印刷用ページを表示する 掲載日:2014年4月1日更新

岡山県がん対策推進条例

 健康で心豊かな生活を送ることは、全ての県民の願いである。本県は、豊かで災害の少ない自然環境の下で、関係者の多大な努力により良好な医療環境が築かれ、また、全市町村に組織を有する愛育委員や栄養委員などの健康づくりボランティアの献身的で活発な活動に支えられ、県民の健康水準は概ね良好な状態を保っている。
  そうした中でも、がんは、昭和五十七年以降、県民の死因の第一位を占め、高齢者だけでなく、子どもや働き盛りの者なども含めて誰もが罹患する可能性がある疾患であり、県民の生命、心身の健康及び生活にとって大きな問題となっている。
  がんに立ち向かうために、行政機関のみならず、県民、保健医療福祉関係者、教育関係者、事業者、医療保険者、健康づくりボランティア、がん患者団体その他の関係者が、それぞれの役割を認識し、協働してがん対策に取り組むことが求められている。
  がんで死亡する県民を少なくすることを旨として、県民一人一人ががんに関する正しい知識を持ち、がんの予防及びがん検診の受診に努めることが重要である。また、県内どこでも良質で水準の高い医療や緩和ケアが提供される環境や、がん患者及びその家族の意向に応じた在宅医療及び介護サービスの切れ目ない提供などにより、住み慣れた家庭や地域で尊厳を保ちながら自分らしく生き、満足した最期を迎えることができる環境の整備も重要である。
  一方、がんに罹患しても、治療を終えて社会に復帰している者や、抗がん剤等による治療を受けながら就労を続ける者も多い。こうした状況を踏まえ、がん患者及びがん経験者に対する就労面における支援など、がんに罹患しても安心して暮らせる社会を構築することが必要となっている。 
  私たちは、このようながんという疾患並びにがん患者及びその家族を取り巻く状況を深く認識し、しっかりと未来を見据え、「県民が、がんを知り、がんと向き合い、がんになっても自分らしく生き抜くことのできる岡山県」の構築に向かって、一丸となってがん対策を推進することを決意し、この条例を制定する。
  (目的)
第一条 この条例は、がん対策基本法(平成十八年法律第九十八号)の趣旨を踏まえ、がん対策に関し、基本理念を定め、県、市町村、県民、保健医療福祉関係者、事業者(労働基準法(昭和二十二年法律第四十九号)第十条に規定する使用者をいう。以下同じ。)及び医療保険者の責務又は役割を明らかにするとともに、県の施策の基本となる事項を定めることにより、がん対策を総合的かつ計画的に推進し、もって県民の健康で心豊かな生活の実現に寄与することを目的とする。
  (基本理念)
第二条 がん対策は、「県民が、がんを知り、がんと向き合い、がんになっても自分らしく生き抜くことのできる岡山県」の構築を目指し、次に掲げる事項を基本理念として推進されなければならない。

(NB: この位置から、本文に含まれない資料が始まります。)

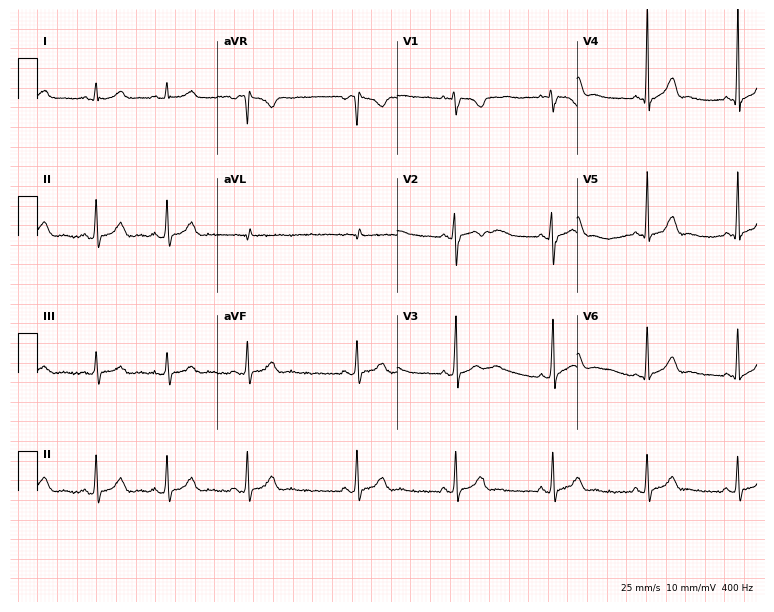
Standard 12-lead ECG recorded from a woman, 22 years old. Read as a normal ECG.
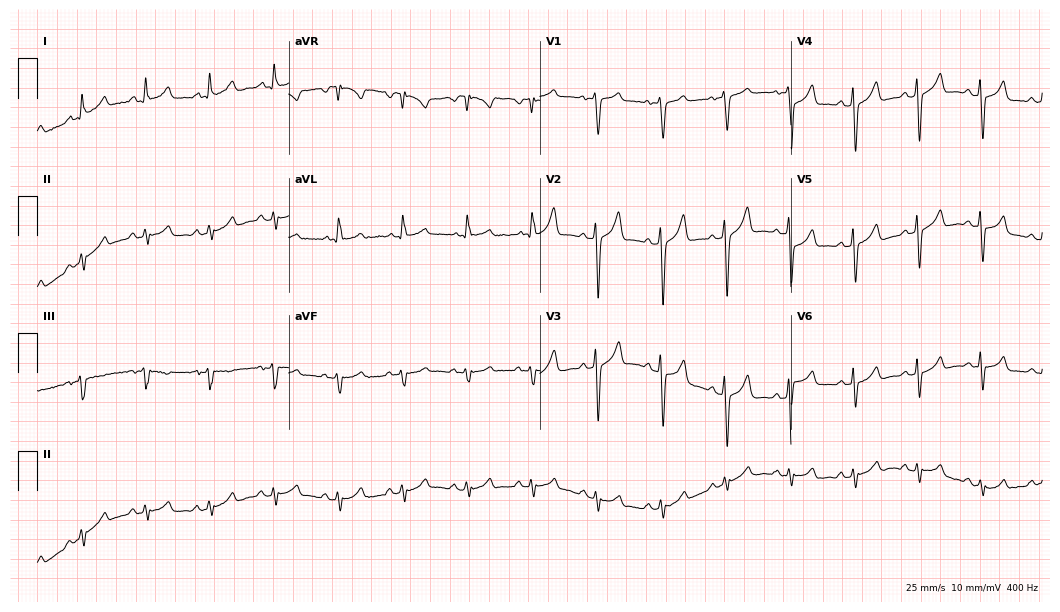
12-lead ECG from a 47-year-old male patient. No first-degree AV block, right bundle branch block, left bundle branch block, sinus bradycardia, atrial fibrillation or sinus tachycardia recorded for this tracing.
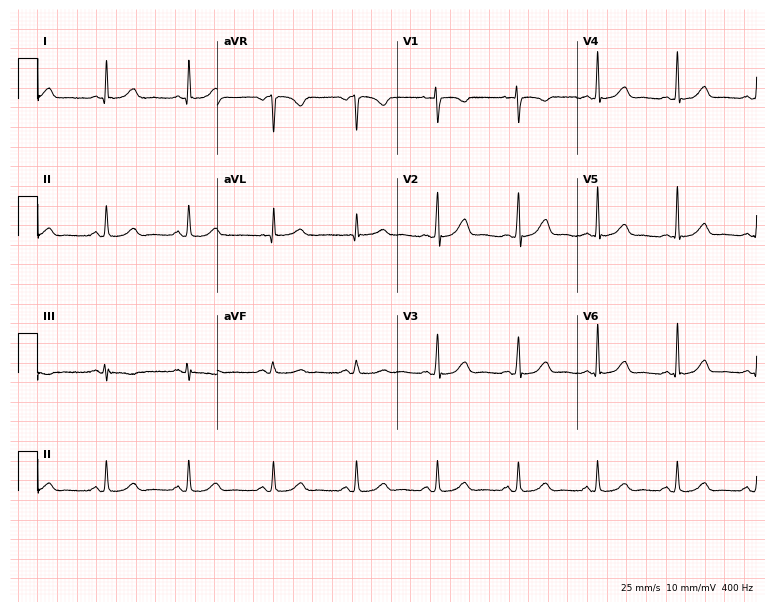
Electrocardiogram, a 41-year-old female. Overall reading on record: normal ECG.
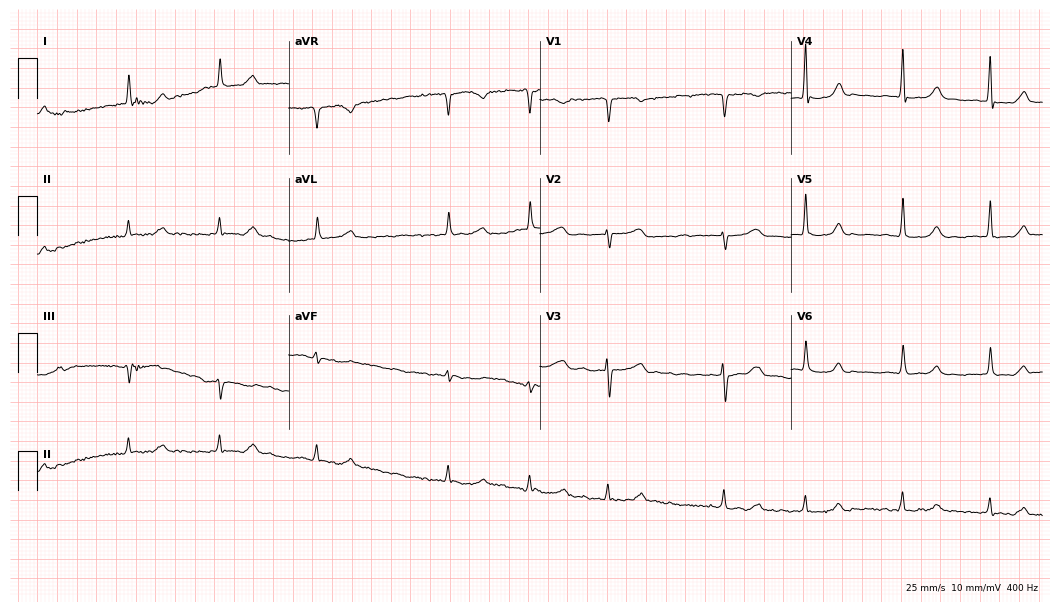
12-lead ECG from a 66-year-old female patient. Shows atrial fibrillation.
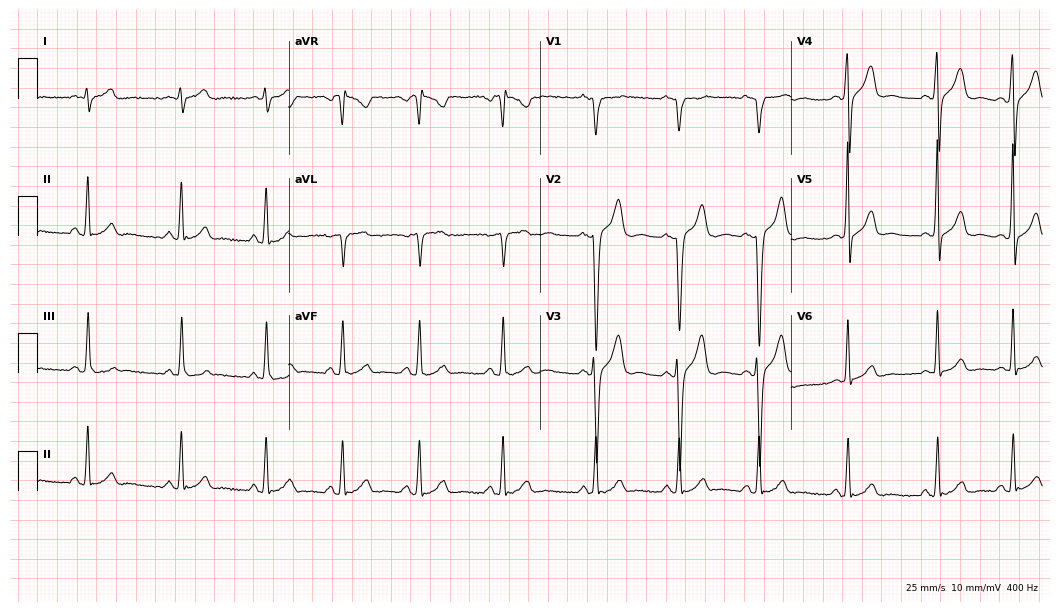
ECG (10.2-second recording at 400 Hz) — a 21-year-old male. Screened for six findings — first-degree AV block, right bundle branch block, left bundle branch block, sinus bradycardia, atrial fibrillation, sinus tachycardia — none is recorded. Findings outside these six are not listed.
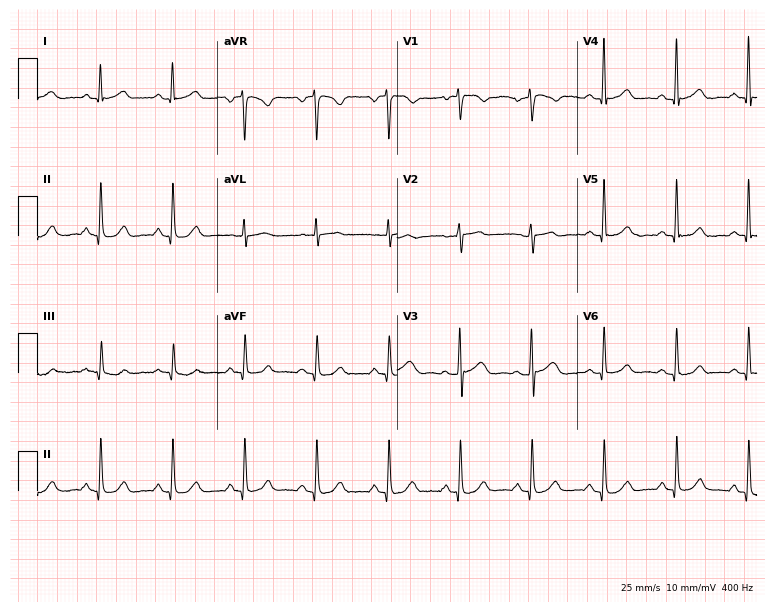
Resting 12-lead electrocardiogram. Patient: a 56-year-old female. Read as a normal ECG.
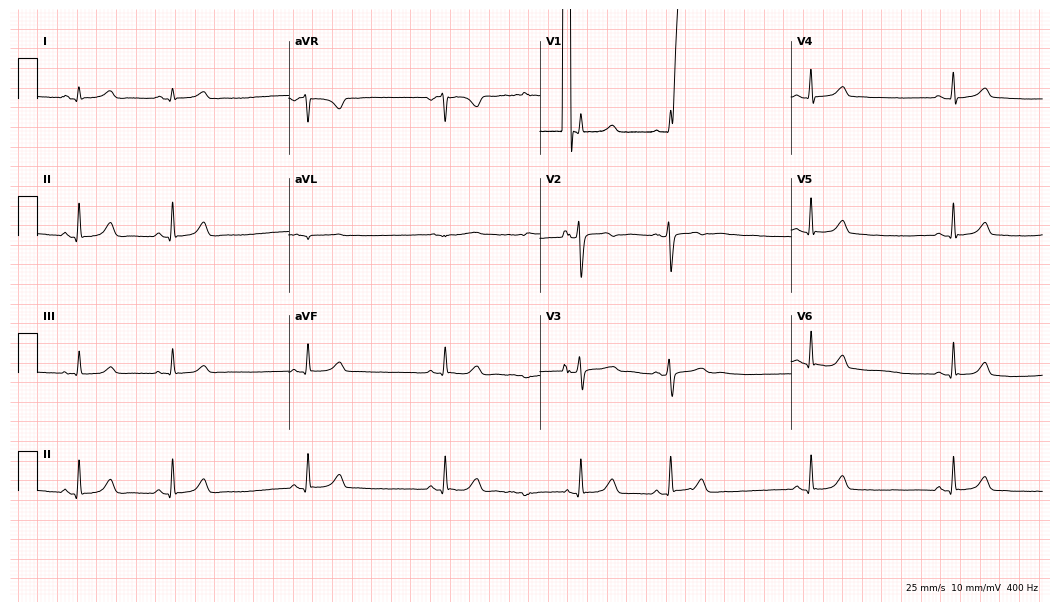
Resting 12-lead electrocardiogram. Patient: a 23-year-old female. None of these six findings is recorded: first-degree AV block, right bundle branch block, left bundle branch block, sinus bradycardia, atrial fibrillation, sinus tachycardia.
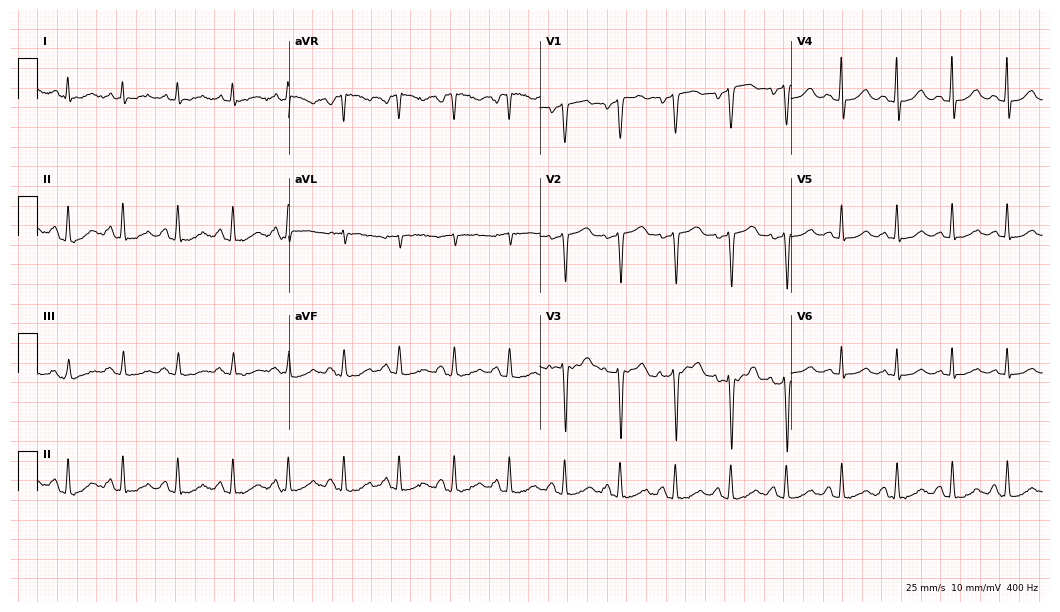
ECG (10.2-second recording at 400 Hz) — a female patient, 45 years old. Findings include sinus tachycardia (a sinus rate of 100 beats per minute or more).

  一 がん患者(以下「患者」という。)及びその家族(以下「患者等」と総称する。)を含む県民の視点に立って推進されること。
  二 県、市町村、県民、保健医療福祉関係者、教育関係者、事業者、医療保険者、健康づくりボランティア及びがん患者団体(以下「患者団体」という。)その他の関係者の適切な役割分担の下に、一丸となって推進されること。
  三 県民のがんの予防及び早期発見に向けた自発的な取組の促進、良質ながんに係る医療(以下「がん医療」という。)の提供体制の整備等により、がんによる死亡の減少を図ること。
  四 良質な緩和ケア(患者の身体的若しくは精神的な苦痛又は社会生活上の不安の軽減等を目的とする医療、看護、介護、相談その他の行為をいう。以下同じ。)、在宅医療及び介護サービスの提供、相談支援の充実等により、全ての患者等の苦痛の軽減及び生活の質の維持向上を図ること。
  五 県民に対するがんに関する正しい知識の普及啓発、患者に対する就労面における支援等により、がんに罹患しても安心して暮らせる社会の構築を図ること。
  (県の責務)
第三条 県は、前条に規定する基本理念(以下「基本理念」という。)にのっとり、本県の特性に応じたがん対策を総合的かつ計画的に実施する責務を有する。
2 県は、がん対策の実施に当たっては、県民の理解を得るよう努めるとともに、国、市町村、県民、保健医療福祉関係者、教育関係者、事業者、医療保険者、健康づくりボランティア及び患者団体その他の関係者と緊密な連携を図らなければならない。
  (市町村の役割)
第四条 市町村は、国、県、保健医療福祉関係者等との連携の下に、がんの予防及び早期発見に関する普及啓発、がん検診、在宅医療及び介護サービスの提供体制の整備等それぞれの地域の特性に応じたがん対策の実施に努めるものとする。
  (県民の役割)
第五条 県民は、がんに関する正しい知識を持ち、がんの予防及びがん検診の受診に努めるものとする。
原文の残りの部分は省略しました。